(Records from a data source)
━━━━━━━━━━━━━━━━

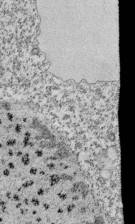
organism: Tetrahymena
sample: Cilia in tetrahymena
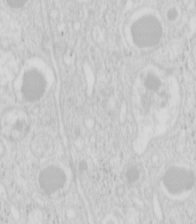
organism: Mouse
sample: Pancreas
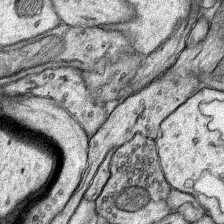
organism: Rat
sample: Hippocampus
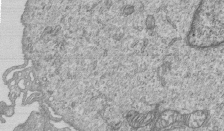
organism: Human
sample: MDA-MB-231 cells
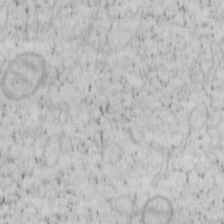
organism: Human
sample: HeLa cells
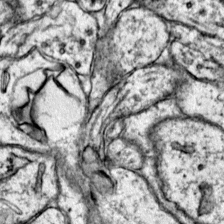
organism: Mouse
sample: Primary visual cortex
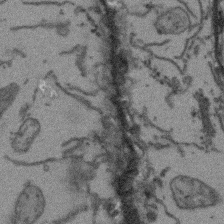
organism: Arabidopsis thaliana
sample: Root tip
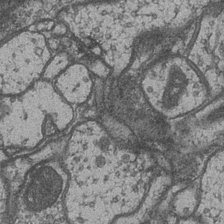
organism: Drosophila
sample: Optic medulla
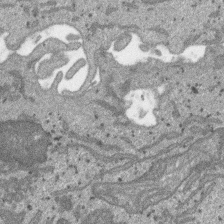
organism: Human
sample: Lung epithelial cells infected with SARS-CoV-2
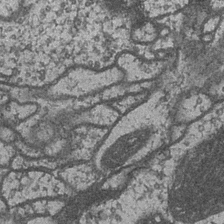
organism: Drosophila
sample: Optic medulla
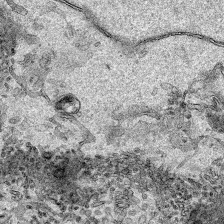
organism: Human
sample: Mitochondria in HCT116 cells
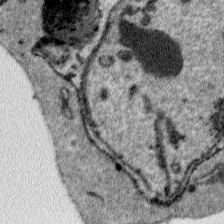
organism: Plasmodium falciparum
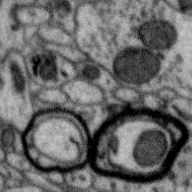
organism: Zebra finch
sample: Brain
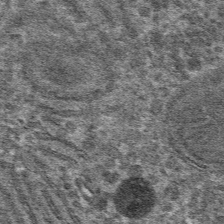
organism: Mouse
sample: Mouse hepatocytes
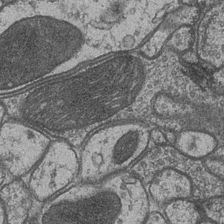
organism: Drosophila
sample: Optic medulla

━━━━━━━━━━━━━━━━

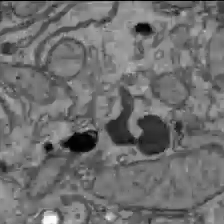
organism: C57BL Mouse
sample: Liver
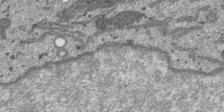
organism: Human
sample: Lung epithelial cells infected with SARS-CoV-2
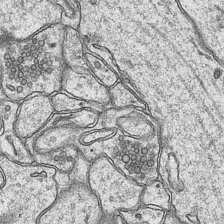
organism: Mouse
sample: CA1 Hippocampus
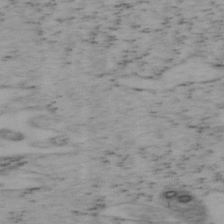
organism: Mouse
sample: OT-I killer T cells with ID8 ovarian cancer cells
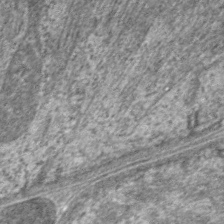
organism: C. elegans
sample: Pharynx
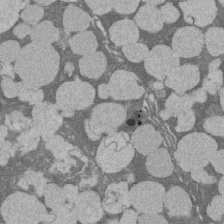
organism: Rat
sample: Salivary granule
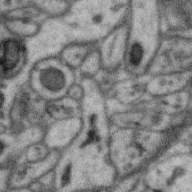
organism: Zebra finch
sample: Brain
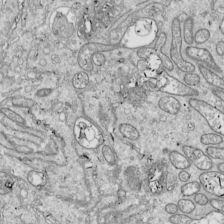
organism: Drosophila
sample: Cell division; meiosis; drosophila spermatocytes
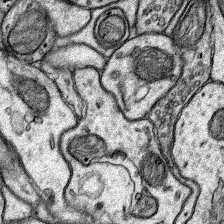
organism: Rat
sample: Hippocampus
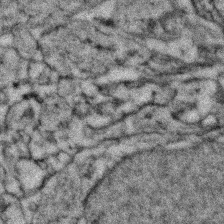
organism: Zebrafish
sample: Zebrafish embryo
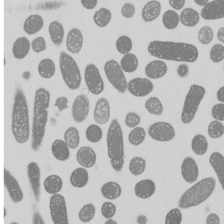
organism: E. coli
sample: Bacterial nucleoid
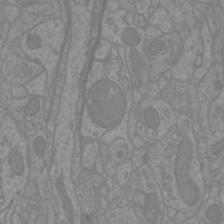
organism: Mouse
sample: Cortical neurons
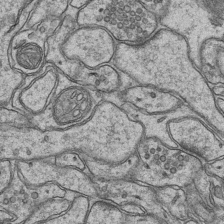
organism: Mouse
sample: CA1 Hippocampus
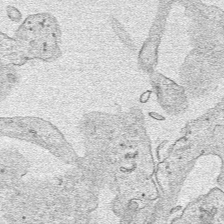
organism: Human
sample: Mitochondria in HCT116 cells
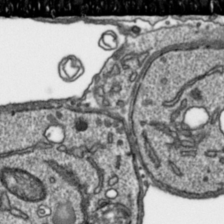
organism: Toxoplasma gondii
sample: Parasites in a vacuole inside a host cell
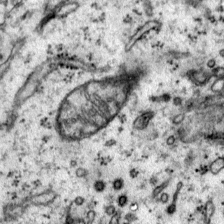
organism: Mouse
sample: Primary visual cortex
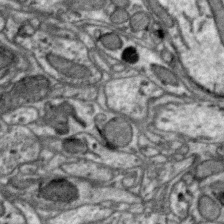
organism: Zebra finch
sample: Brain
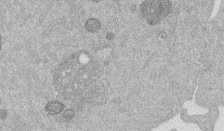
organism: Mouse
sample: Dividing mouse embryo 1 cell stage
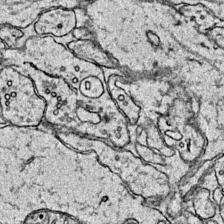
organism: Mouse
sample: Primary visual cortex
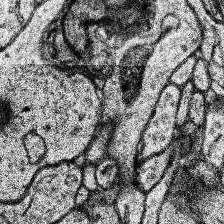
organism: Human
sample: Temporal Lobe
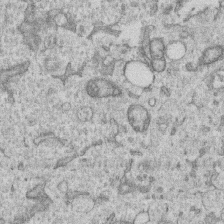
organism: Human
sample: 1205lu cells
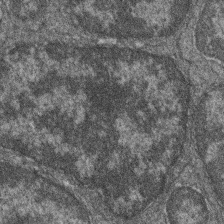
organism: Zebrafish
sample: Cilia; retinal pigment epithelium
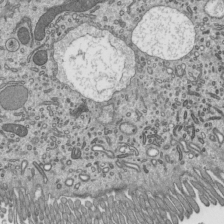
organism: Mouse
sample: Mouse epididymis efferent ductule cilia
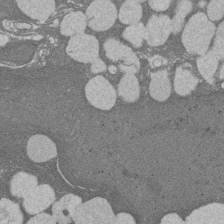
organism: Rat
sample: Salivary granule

━━━━━━━━━━━━━━━━

» **Task instructions**
Using the entries above, extract exactly the lines from the one that contains "sample: Pharynx" through the one that contains "organism: E. coli". Do not carry over any pictures.

» **Reply to the exercise**
sample: Pharynx
organism: Rat
sample: Salivary granule
organism: Zebra finch
sample: Brain
organism: Drosophila
sample: Cell division; meiosis; drosophila spermatocytes
organism: Rat
sample: Hippocampus
organism: Zebrafish
sample: Zebrafish embryo
organism: E. coli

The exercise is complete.